While part of me (a large part) would prefer a different topic for this month, avoiding the controversial issues affecting the Wisconsin Supreme Court is not consistent with my role as a columnist on our legal system. No, I’m not talking about any of the cases pending before them, which should be controversial enough. Rather, of course, it is the firestorm following the investiture of Justice Janet Protasiewicz who, to the dismay of some, won an election. Not that it matters, but the election was not even close. No one claims any other result occurred (unlike another election in recent memory).

Among the controversies is the restructuring of certain court rules. But these rules are less important than the tone of messages between the justices which have been made public. By means of example only, Chief Justice Annette Ziegler texted to her fellow justices, “What you have done is contrary to the constitution, our IOP’s and SCR’s.”

In response, Justice Rebecca Dallet sent out a public statement, “On behalf of a majority of justices on the Wisconsin Supreme Court, I want to express my disappointment that the Chief Justice, rather than collegially participate in a scheduled meeting of the court today, is litigating issues normally discussed by Justices either in conference or through email, through media releases.”

Supreme Court Justice Ziegler then responded, “I am not willing to violate my oath or the constitution.
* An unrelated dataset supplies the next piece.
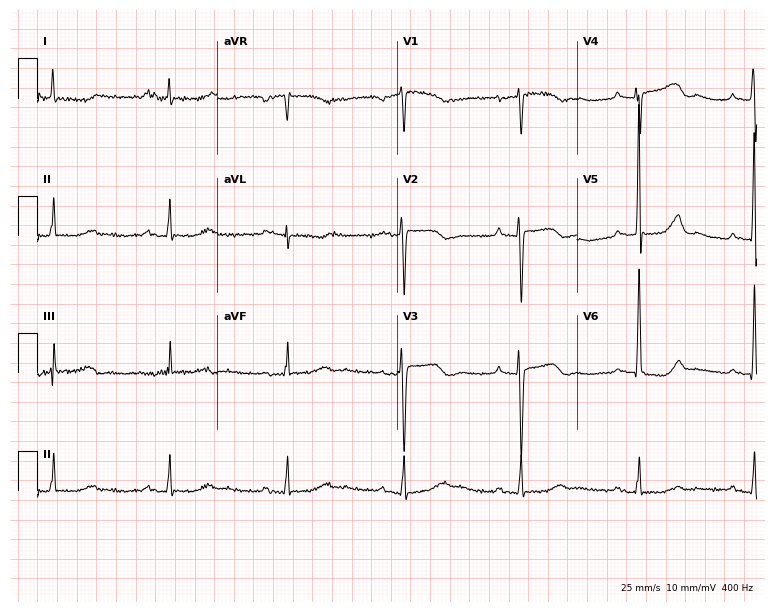
12-lead ECG from a woman, 47 years old. Shows first-degree AV block.

You know that this invented ‘committee’ is in violation of your oath, the constitution and longstanding practice. It is illegitimate and unenforceable. I will not participate in your sham experiment.”

Again, these are only a couple of examples of the level of discourse among the justices.

In a recent news article in the Milwaukee Journal Sentinel, one legislator referred to the dispute as akin to a “food fight.” A Marquette law professor called it “a mess.”

I would call it an embarrassment to the legal system. As my grandmother used to say to each of us when my brother and I got into a fight: “You’re wrong and you’re wrong.”

Choose Civility

Civility between attorneys is required by, guess who? Why, the Supreme Court itself. Per SCR Chapter 62, “Adherence to standards of professionalism and courtesy, good manners and dignity is the responsibility of each judge …”

As I’ve said before in this column, observation of civility rules flow from the top down. Fortunately, in trial courts, this works in practice as judges and staff treat litigants with amazing patience and politeness. But it would nice if the Supreme Court followed its own rules – and it does not get any more “top” that that.

As said above, the substance of the dispute is less important than the tone. Justice Protasiewicz won the election and elections have consequences. One consequence may be that rules change. Justices may disagree about the rules, but good lawyers know how to disagree on substantive issues in a professional, civil matter. We do it all the time.

In the aforementioned article, former Justice Janine Geske noted the “harsh, terrible things [that] have been said” and suggested an independent mediator.

Since the best mediator I have ever seen is that very same Justice Geske, let me volunteer her (not that she asked). All of us involved in the legal system will wish her the best of luck. And she will need it.